As Wired reports, the court ruled Proposition 69, which passed in 2004, was unconstitutional because "what [it] authorizes is the warrentless and suspicionless search of individuals, before a judicial determination of probably cause to believe they have committed a crime."

The proposition, commonly called the DNA Act, required DNA to be collected "immediately following arrest during the booking . . . process or as soon as administratively practicable after arrest." Since implementation in 2009, more than 1.6 million DNA samples had been collected.

Wired went on to report:

The California appeals court distanced itself from other rulings on the issue, holding that DNA collection from arrestees’ inner cheeks is not the same as taking fingerprints. About half of those arrested in California are convicted.
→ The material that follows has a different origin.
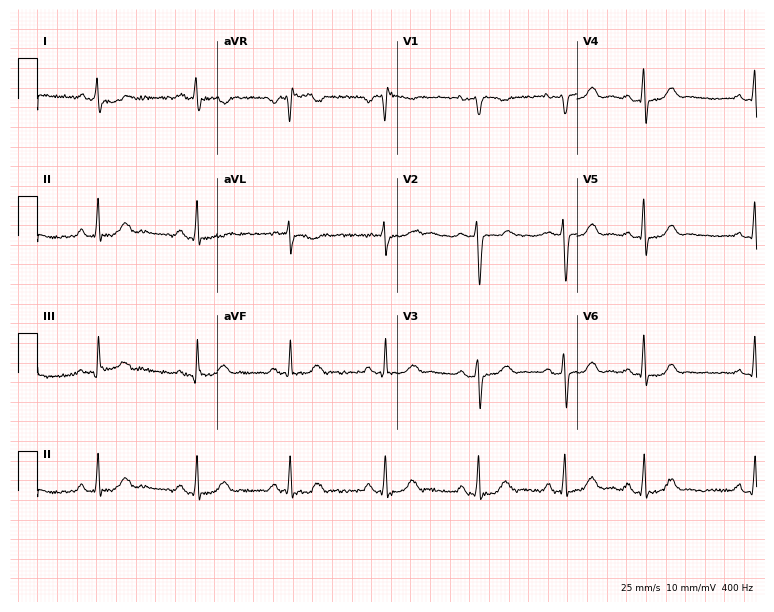
Resting 12-lead electrocardiogram (7.3-second recording at 400 Hz). Patient: a female, 34 years old. None of these six findings is recorded: first-degree AV block, right bundle branch block, left bundle branch block, sinus bradycardia, atrial fibrillation, sinus tachycardia.
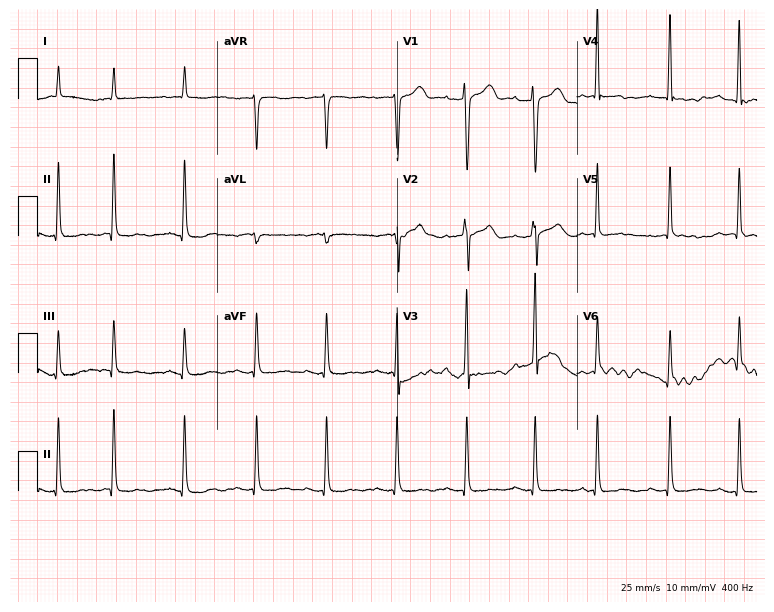
Standard 12-lead ECG recorded from a 39-year-old female patient. None of these six findings is recorded: first-degree AV block, right bundle branch block, left bundle branch block, sinus bradycardia, atrial fibrillation, sinus tachycardia.

“The question this case presents, which is increasingly presented to the courts of this state and nation, is the extent to which technology can be permitted to diminish the privacy guaranteed by the Fourth Amendment,” the court wrote.

The San Fransisco Chronicle has more:

The federal government and about half the states have laws allowing DNA collection from some or all arrestees. Supporters say the measures are minimally intrusive and a powerful police resource in unsolved "cold cases."

Responding to a federal court challenge to the California law [in 2010], then-Attorney General Jerry Brown called DNA evidence "the fingerprint of the 21st century" and declared, "This is no more a violation of privacy than you have when you give up your fingerprints."

California Attorney General Kamala Harris declined to comment on if it would appeal the decision to the California Supreme Court , according to Wired.